Deux lignes de ce tableau méritent votre attention. PUT remplace l'objet entier : tout attribut absent de la charge utile est effacé côté application, ce qui écrase parfois des données que l'IdP ne connaît pas. PATCH ne touche que les chemins listés, c'est donc l'opération à privilégier pour un changement ciblé comme une désactivation. Quant à DELETE, il est marqué « rare » à dessein : la plupart des intégrations ne l'utilisent jamais.

OpérationMéthode HTTPEndpointUsage
CréerPOST/UsersNouvel employé
LireGET/Users/{id}Vérifier un compte
ListerGET/Users?filter=...Rechercher des utilisateurs
ModifierPUT/Users/{id}Remplacement complet
Modifier partiellementPATCH/Users/{id}Modification ciblée
SupprimerDELETE/Users/{id}Suppression (rare)

Les trois échanges ci-dessous suffisent à couvrir 90 % d'une intégration réelle. Un détail les relie : le type de contenu application/scim+json, exigé par la RFC 7644. Beaucoup d'applications renvoient une erreur 415 Unsupported Media Type si vous envoyez un simple application/json, et c'est la première chose à vérifier quand un provisioning échoue sans message clair.

Créer un utilisateur :

Fenêtre de terminal
POST /scim/v2/Users
Content-Type: application/scim+json
Authorization: Bearer <token>
{
"schemas": ["urn:ietf:params:scim:schemas:core:2.0:User"],
"userName": "alice.martin@example.com",
"name": {
"givenName": "Alice",
"familyName": "Martin"
},
"emails": [{"value": "alice.martin@example.com", "primary": true}],
"active": true
}

Désactiver un utilisateur (PATCH) :

Fenêtre de terminal
PATCH /scim/v2/Users/2819c223-7f76-453a-919d-413861904646
Content-Type: application/scim+json
{
"schemas": ["urn:ietf:params:scim:api:messages:2.0:PatchOp"],
"Operations": [
{
"op": "replace",
"path": "active",
"value": false
}
]
}

Rechercher des utilisateurs :

Fenêtre de terminal
GET /scim/v2/Users?filter=userName eq "alice.martin@example.com"
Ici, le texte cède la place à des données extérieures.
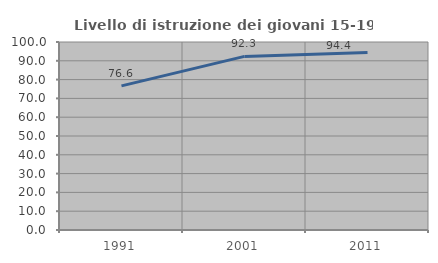
| Category | Livello di istruzione dei giovani 15-19 anni |
|---|---|
| 1991.0 | 76.647 |
| 2001.0 | 92.336 |
| 2011.0 | 94.398 |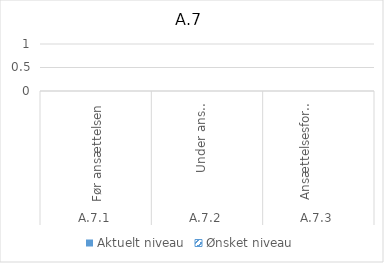
| Category | Aktuelt niveau | Ønsket niveau |
|---|---|---|
| 0 | 0 | 0 |
| 1 | 0 | 0 |
| 2 | 0 | 0 |

Les trois moments qui suivent portent un nom dans le vocabulaire IAM : Joiner, Mover, Leaver. C'est le même flux de données à chaque fois, seule l'opération SCIM change. Le point de départ est toujours le système RH, jamais l'IdP : si un compte est créé directement dans l'annuaire, il sortira du cycle et deviendra un compte orphelin.
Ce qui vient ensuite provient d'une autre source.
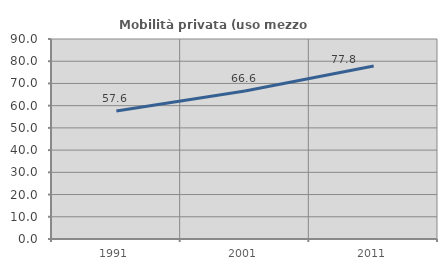
| Category | Mobilità privata (uso mezzo privato) |
|---|---|
| 1991.0 | 57.558 |
| 2001.0 | 66.631 |
| 2011.0 | 77.808 |

L'étape 4 est celle qu'on oublie de vérifier. Tant que l'IdP n'a pas mémorisé le id retourné par l'application, il ne pourra ni modifier ni désactiver ce compte plus tard. Un onboarding qui « fonctionne » mais dont la réponse n'a pas été enregistrée produit un compte que personne ne pourra fermer au départ du collaborateur.

  1. Création dans l'IdP

    Le RH crée l'utilisateur dans le système source (AD, Workday, HR system).
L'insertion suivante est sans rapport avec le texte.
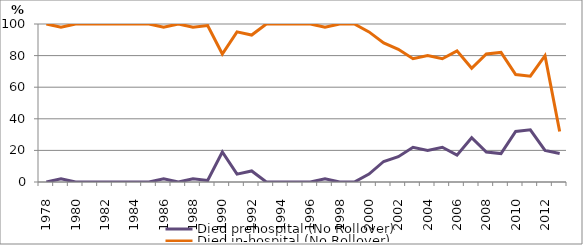
| Category | Died prehospital (No Rollover) | Died in-hospital (No Rollover) |
|---|---|---|
| 1978.0 | 0 | 100 |
| 1979.0 | 2 | 98 |
| 1980.0 | 0 | 100 |
| 1981.0 | 0 | 100 |
| 1982.0 | 0 | 100 |
| 1983.0 | 0 | 100 |
| 1984.0 | 0 | 100 |
| 1985.0 | 0 | 100 |
| 1986.0 | 2 | 98 |
| 1987.0 | 0 | 100 |
| 1988.0 | 2 | 98 |
| 1989.0 | 1 | 99 |
| 1990.0 | 19 | 81 |
| 1991.0 | 5 | 95 |
| 1992.0 | 7 | 93 |
| 1993.0 | 0 | 100 |
| 1994.0 | 0 | 100 |
| 1995.0 | 0 | 100 |
| 1996.0 | 0 | 100 |
| 1997.0 | 2 | 98 |
| 1998.0 | 0 | 100 |
| 1999.0 | 0 | 100 |
| 2000.0 | 5 | 95 |
| 2001.0 | 13 | 88 |
| 2002.0 | 16 | 84 |
| 2003.0 | 22 | 78 |
| 2004.0 | 20 | 80 |
| 2005.0 | 22 | 78 |
| 2006.0 | 17 | 83 |
| 2007.0 | 28 | 72 |
| 2008.0 | 19 | 81 |
| 2009.0 | 18 | 82 |
| 2010.0 | 32 | 68 |
| 2011.0 | 33 | 67 |
| 2012.0 | 20 | 80 |
| 2013.0 | 18 | 32 |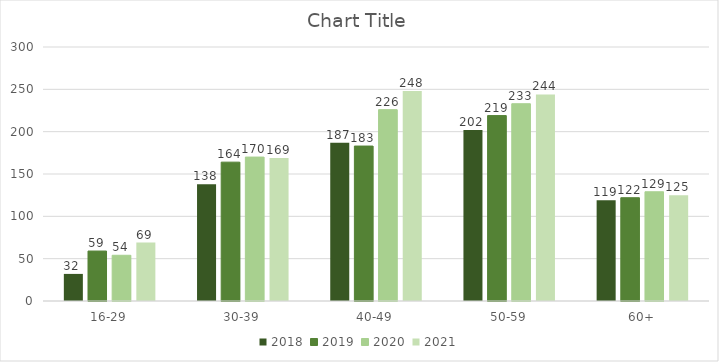
| Category | 2018 | 2019 | 2020 | 2021 |
|---|---|---|---|---|
| 16-29 | 32 | 59 | 54 | 69 |
| 30-39 | 138 | 164 | 170 | 169 |
| 40-49 | 187 | 183 | 226 | 248 |
| 50-59 | 202 | 219 | 233 | 244 |
| 60+ | 119 | 122 | 129 | 125 |

  2. Synchronisation vers l'IdP

    L'IdP central (Keycloak, Okta) reçoit l'utilisateur.

  3. Provisioning SCIM

    L'IdP pousse l'utilisateur vers les applications configurées.

  4. Confirmation

    Chaque application retourne un id SCIM que l'IdP stocke pour les futures mises à jour.

Le changement de poste est le scénario le plus mal traité en pratique, parce qu'il exige un retrait de droits, pas seulement un ajout. Un PATCH qui ajoute le nouveau groupe sans retirer l'ancien laisse la personne cumuler les accès de ses deux postes. Au bout de quelques mobilités internes, ce cumul donne des comptes plus privilégiés que ceux des administrateurs.

  1. Modification des groupes dans l'IdP

    L'utilisateur change d'équipe, ses groupes sont mis à jour.

  2. PATCH SCIM vers les applications

    L'IdP envoie les modifications de groupes.

  3. Mise à jour des permissions

    L'application ajuste les accès selon les nouveaux groupes.

Suivez bien l'ordre des quatre étapes : elles vont de la source vers les extrémités. La désactivation dans l'IdP ne coupe rien toute seule, elle ne fait que déclencher les PATCH vers les applications. C'est l'étape 3, la révocation des tokens, qui met réellement fin aux accès en cours, et c'est justement celle que beaucoup d'applications n'implémentent pas.

  1. Désactivation dans l'IdP

    Le compte est marqué active: false dans l'IdP.

  2. PATCH SCIM : désactiver

    L'IdP envoie { "active": false } à toutes les applications.

  3. Révocation des tokens

    Les applications invalident les sessions et tokens existants.

  4. Blocage des logins

    L'IdP refuse toute nouvelle authentification.

Un offboarding est dit propre quand aucune des cinq garanties ci-dessous ne manque. Le critère de validation est simple à énoncer et rarement testé : quelques minutes après la désactivation dans l'IdP, plus aucune requête authentifiée au nom de cette personne ne doit aboutir, ni depuis un navigateur déjà ouvert, ni depuis un jeton d'API encore valide.

  1. Le compte est désactivé (plus de nouveaux logins)
  2. Les sessions actives sont terminées
  3. Les tokens (access, refresh) sont révoqués
  4. Les accès API sont bloqués
  5. Les données sont conservées ou archivées selon la politique

Le tableau se lit en colonnes : la partie gauche est ce que l'IdP déclenche, la partie droite ce que l'application doit effectivement faire pour que la promesse tienne. Le N/A de la ligne 2 n'est pas un détail : SCIM n'a aucune opération pour tuer une session. Si l'application ne coupe pas ses sessions d'elle-même à la réception de active: false, la personne reste connectée jusqu'à expiration naturelle du cookie.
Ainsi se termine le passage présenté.